III. Findings and Order

    Therefore, the Interim Deputy Commissioner for Operations, under 
section 306(a) of the act, and under authority delegated to her (21 CFR 
5.20), finds that Mr. Mendell has been convicted of a felony under 
Federal law for conduct relating to the regulation of a drug product 
(21 U.S.C. 335a(a)(2)(B)).
    As a result of the foregoing findings, Mr. Arnold S. Mendell is 
permanently debarred from providing services in any capacity to a 
person with an approved or pending drug product application under 
section 505, 507, 512, or 802 of the act (21 U.S.C. 355, 357, 360b, or 
382), or under section 351 of the Public Health Service Act (42 U.S.C. 

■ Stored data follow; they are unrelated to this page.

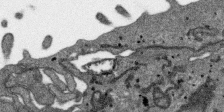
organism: Human
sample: Lung epithelial cells, uninfected (mock) control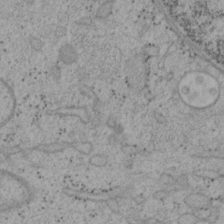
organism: Human
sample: HeLa cells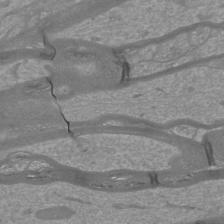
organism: Mouse
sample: Cortical neurons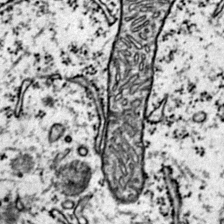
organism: Mouse
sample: Primary visual cortex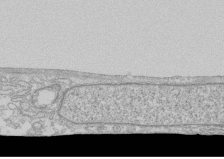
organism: Human
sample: CRL-1474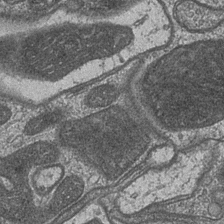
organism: Drosophila
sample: Optic medulla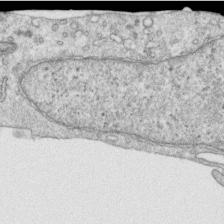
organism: Human
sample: Centriole in RPE cells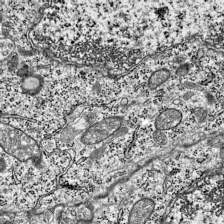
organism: Mouse
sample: Visual Cortex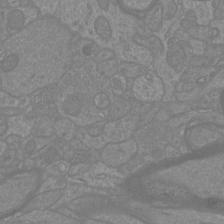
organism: Mouse
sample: Cortical neurons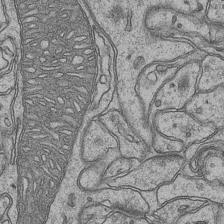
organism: Mouse
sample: CA1 Hippocampus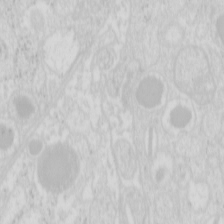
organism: Mouse
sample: Pancreas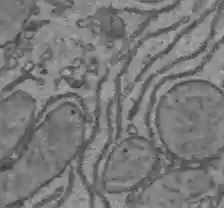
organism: C57BL Mouse
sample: Liver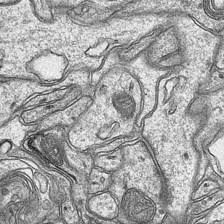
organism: Mouse
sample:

262), effective December 21, 1994, (21 U.S.C. 335a(c)(1)(B) and 
(c)(2)(A)(ii) and 21 U.S.C. 321(ee)).
    Any person with an approved or pending drug product application who 
knowingly uses the services of Mr. Mendell in any capacity, during his 
period of debarment, will be subject to civil money penalties. If Mr. 
Mendell, during his period of debarment, provides services in any 
capacity to a person with an approved or pending drug product 
application, he will be subject to civil money penalties. In addition, 
FDA will not accept or review any abbreviated new drug application 
submitted by or with the assistance of Mr. Mendell during his period of 
debarment.
    Any application by Mr. Mendell for termination of debarment under 
section 306(d)(4) of the act should be identified with Docket No. 92N-
0457 and sent to the Dockets Management Branch (address above). All 
such submissions are to be filed in four copies. The public 
availability of information in these submissions is governed by 21 CFR 
10.20(j). Publicly available submissions may be seen in the Dockets 
Management Branch between 9 a.m. and 4 p.m., Monday through Friday.

    Dated: December 5, 1994.
Linda A. Suydam,
Interim Deputy Commissioner for Operations.